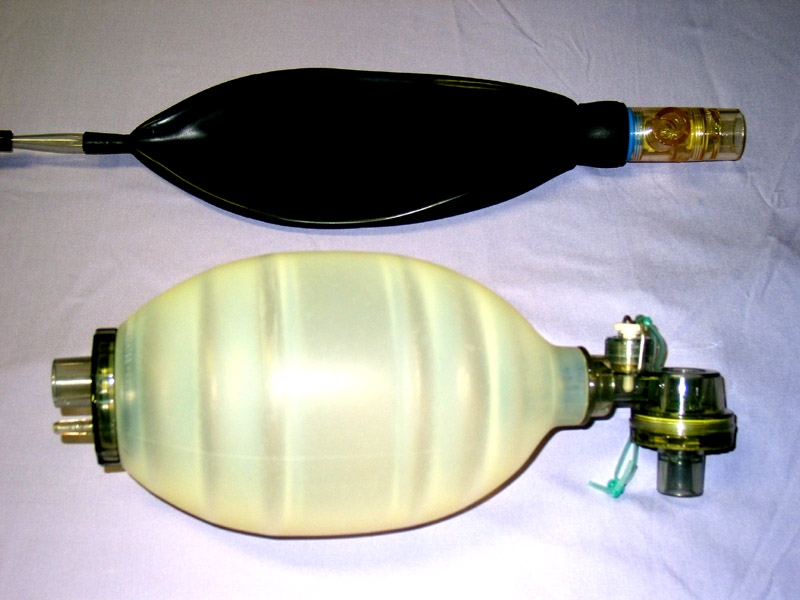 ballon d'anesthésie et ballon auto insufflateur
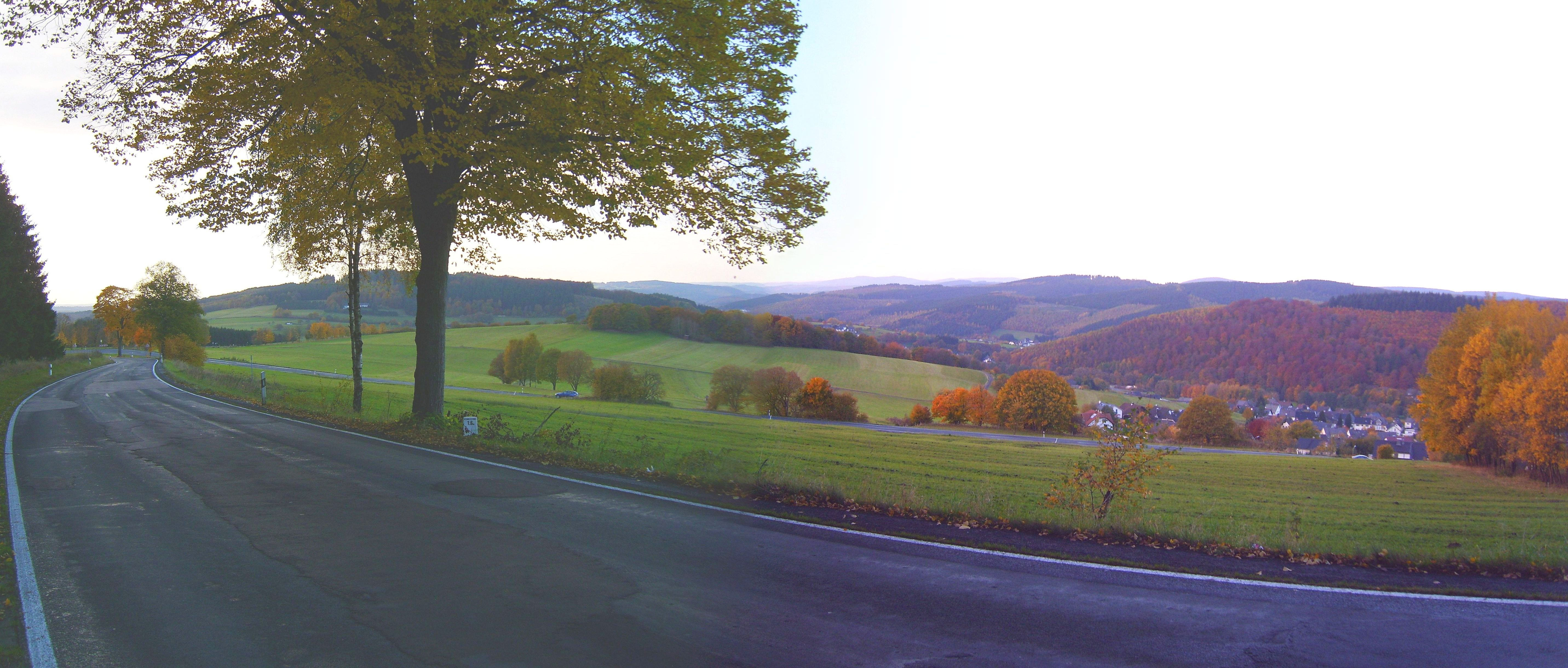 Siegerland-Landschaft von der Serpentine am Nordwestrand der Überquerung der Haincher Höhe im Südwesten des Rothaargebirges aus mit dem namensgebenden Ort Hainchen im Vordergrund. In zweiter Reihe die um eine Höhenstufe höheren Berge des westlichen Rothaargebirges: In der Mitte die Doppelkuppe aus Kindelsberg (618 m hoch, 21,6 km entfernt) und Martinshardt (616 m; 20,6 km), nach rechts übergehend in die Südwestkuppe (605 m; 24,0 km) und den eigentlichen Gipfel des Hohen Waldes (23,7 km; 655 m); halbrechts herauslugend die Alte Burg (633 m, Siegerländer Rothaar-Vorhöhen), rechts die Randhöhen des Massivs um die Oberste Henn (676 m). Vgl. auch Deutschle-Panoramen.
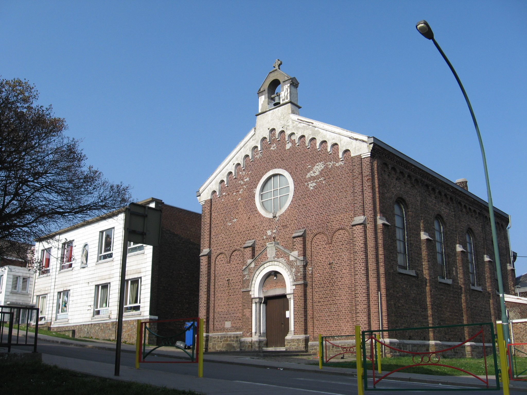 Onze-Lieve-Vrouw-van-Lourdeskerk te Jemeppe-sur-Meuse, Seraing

■ ■ ■ ■

**Task instructions:**
A verbatim copy of the data, free of pictures, is the expected answer.

**Answer to this problem:**
 ballon d'anesthésie et ballon auto insufflateur
 Siegerland-Landschaft von der Serpentine am Nordwestrand der Überquerung der Haincher Höhe im Südwesten des Rothaargebirges aus mit dem namensgebenden Ort Hainchen im Vordergrund. In zweiter Reihe die um eine Höhenstufe höheren Berge des westlichen Rothaargebirges: In der Mitte die Doppelkuppe aus Kindelsberg (618 m hoch, 21,6 km entfernt) und Martinshardt (616 m; 20,6 km), nach rechts übergehend in die Südwestkuppe (605 m; 24,0 km) und den eigentlichen Gipfel des Hohen Waldes (23,7 km; 655 m); halbrechts herauslugend die Alte Burg (633 m, Siegerländer Rothaar-Vorhöhen), rechts die Randhöhen des Massivs um die Oberste Henn (676 m). Vgl. auch Deutschle-Panoramen.
 Onze-Lieve-Vrouw-van-Lourdeskerk te Jemeppe-sur-Meuse, Seraing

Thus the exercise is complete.